Na een eerste onderzoek van de wet en na heel wat overleg met de vertegenwoordigers van de vier niet-conventionele praktijken die door de wet worden beoogd, inclusief de acupuncturisten, ben ik tot de vaststelling gekomen dat de situatie van elke niet-conventionele praktijk verschillend is.
Tussen 1999 en nu zijn er inderdaad bijna tien jaar verlopen. De niet-conventionele praktijken zijn geëvolueerd en hebben zich verspreid. Zo wordt acupunctuur thans in bepaalde faculteiten geneeskunde onderwezen. De Université Libre de Bruxelles heeft dit jaar een volledige opleidingscyclus osteopathie opgestart. De ziekenfondsen betalen sommige prestaties in het kader van de aanvullende verzekering terug.
Daarom vind ik dat ik eerst over een ernstige en betrouwbare analyse van de huidige situatie moet beschikken, alvorens een beslissing te nemen over de uitvoering van de wet of over een eventuele aanpassing ervan. Ik wil meer bepaald weten hoeveel practici van niet-conventionele praktijken er in België zijn, hoe vaak patiënten ze raadplegen en welke opleidingen er voor deze praktijken zijn. Ik wil ook de belangrijkste studies over de efficiëntie van de niet-conventionele praktijken bestuderen en een evaluatie maken van de eventuele ongevallen of bijwerkingen.
Daarom heb ik in oktober jongstleden het Federaal Kenniscentrum gezondheidszorg belast met het uitvoeren van een studie in die zin. Op basis daarvan kunnen de regering en het Parlement dan de maatregelen nemen die het beste tegemoetkomen aan de noden van de burgers en die een efficiënt en relevant beleid van het departement Volksgezondheid mogelijk maken. Ik verwacht de resultaten van die studie tegen eind 2009 of begin 2010.

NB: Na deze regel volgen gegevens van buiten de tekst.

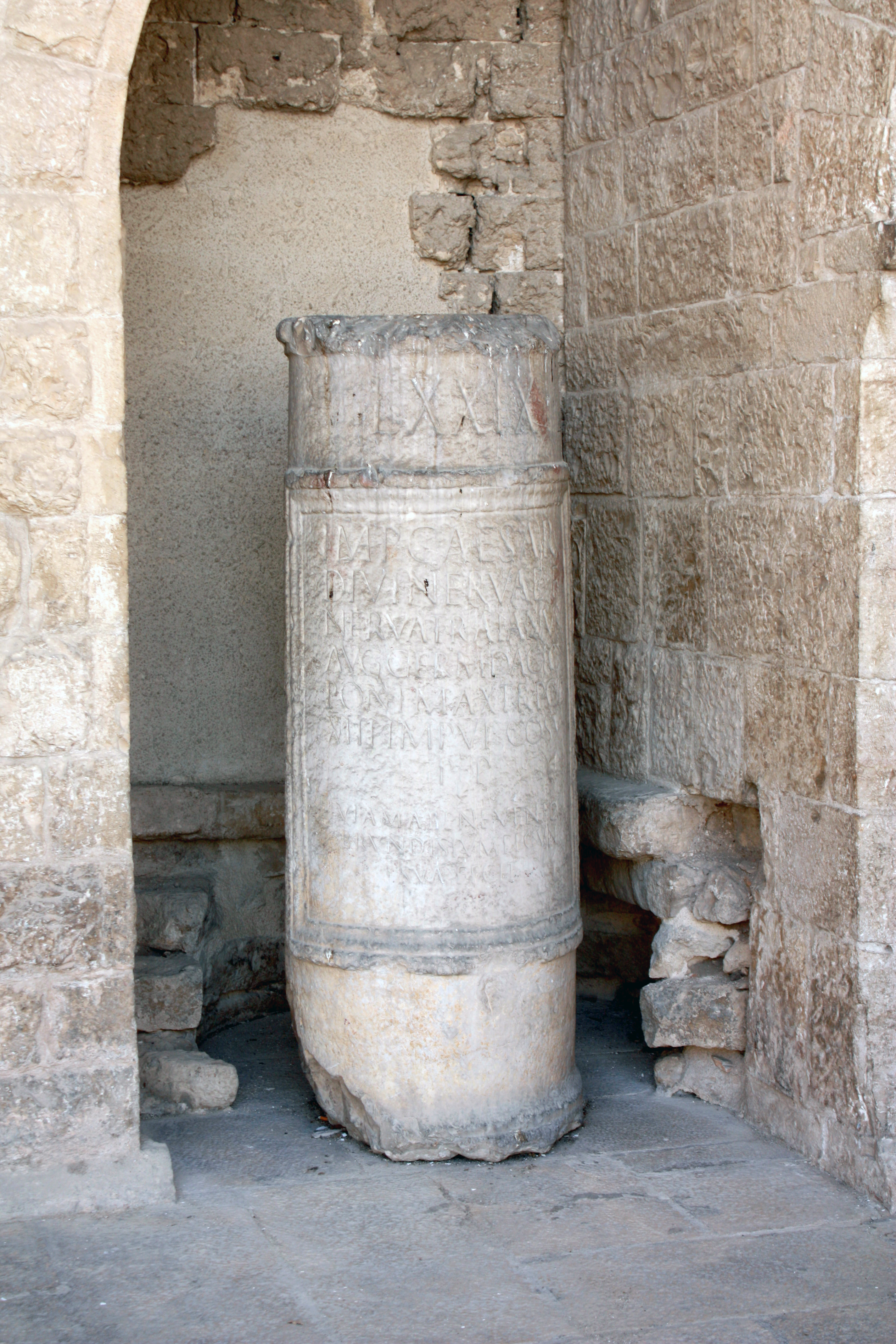 Castello di Barletta - Colonna miliare di Canne conservata nel castello di Barletta

Ik wens dus resoluut in dit dossier vooruit te gaan, maar ik wil geen onaangepast antwoord geven op een vraag die voor mij belangrijk is, zodat het de moeite loont om nog enkele maanden uit te trekken om een duidelijk en actueel beeld van de situatie te krijgen.
Mevrouw Marleen Temmerman (sp.a). - Het was helemaal niet mijn bedoeling om commentaar van minister Onkelinx op de gerechtelijke uitspraak te krijgen. Ik wilde alleen een vraag stellen over de planning. Het KCE maakt een studie waarvan de resultaten eind dit jaar worden verwacht. Waarom kan men inmiddels al geen registratiecommissie installeren, zodat sneller en efficiënter kan worden gewerkt? Ik hoop dat die vraag aan minister Onkelinx kan worden doorgespeeld.